The pioneering 1968 film, an adaptation of a screenplay by Arthur C Clarke, deals with questions about the evolution of mankind, and the nature of artificial intelligence - epitomised by the supercomputer HAL 9000.
The group of scientists, including representatives from Cardiff University and the University of Glamorgan, alongside contemporaries from Oxford and King's College London, judged that the cult sci-fi film featured the most plausible view of scientific progress.
Artificially intelligent super computers with the power to conspire against people, such as HAL, were considered the science fiction imagining most likely to become a reality.
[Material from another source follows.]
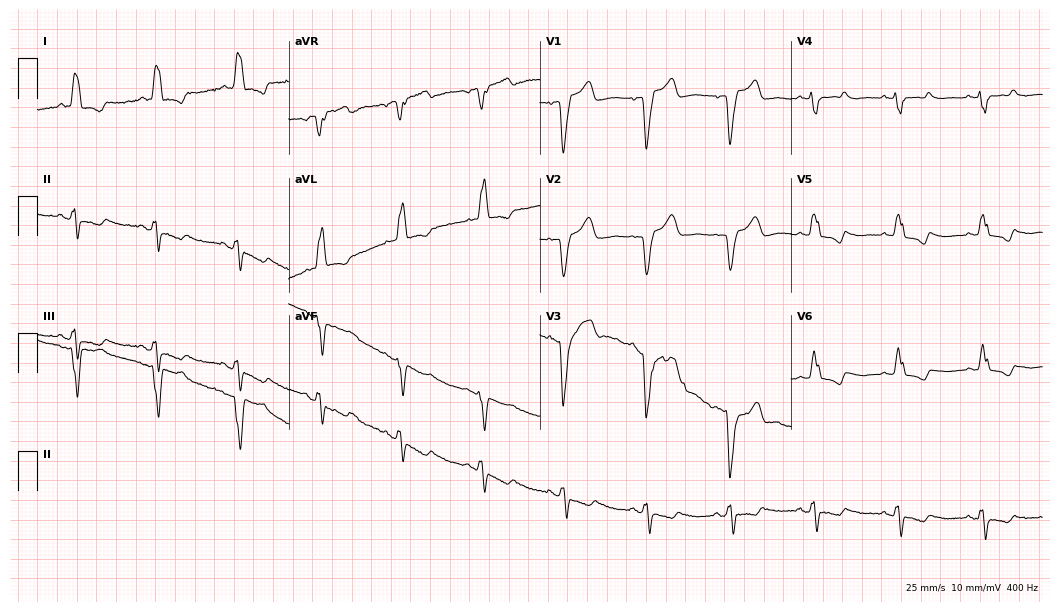
ECG — a female, 69 years old. Findings include left bundle branch block (LBBB).
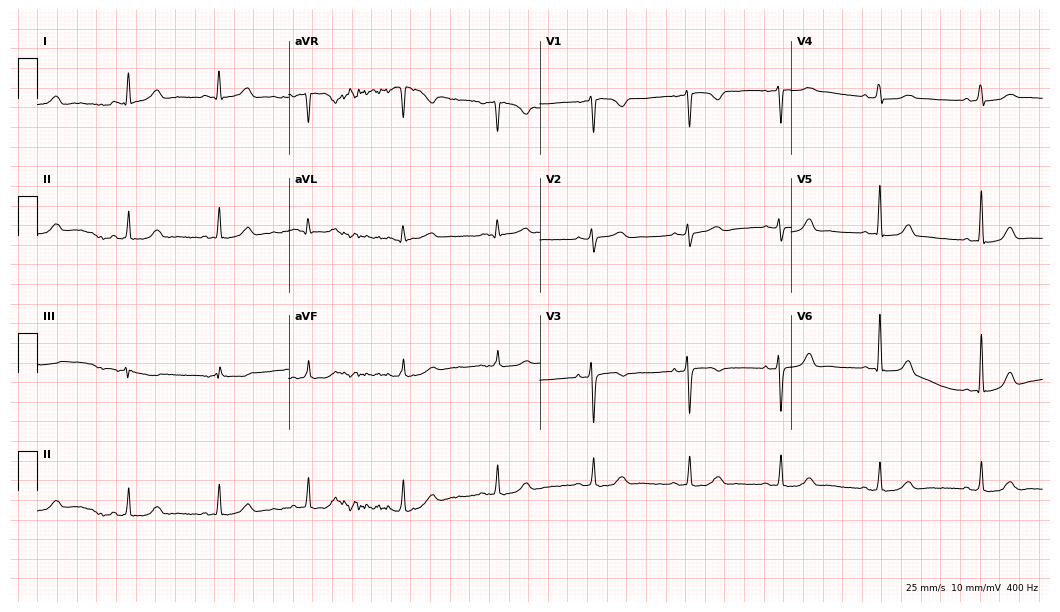
Resting 12-lead electrocardiogram. Patient: a 36-year-old female. Read as a normal ECG.

Mark Brake, professor of Science Communication at the University of Glamorgan, said: "2001 raised science fiction cinema to a new level. The unfolding four-million-year filmic story brilliantly portrays Arthur C Clarke's disturbing man-machine encounter with HAL a computer turned murderer.
"This unsettling scenario is not something we would ever want to imagine happening in reality, but it is not beyond the realms of possibility that artificial intelligence could turn on its creators."
The article says Ridley Scott's Blade Runner film starring Harrison Ford was ranked second in the study. Following that was the 1971 version of Michael Crichton's The Andromeda Strain. A remake of this film was just released as a mini-series on A&E - it will also be available on DVD on June 3rd.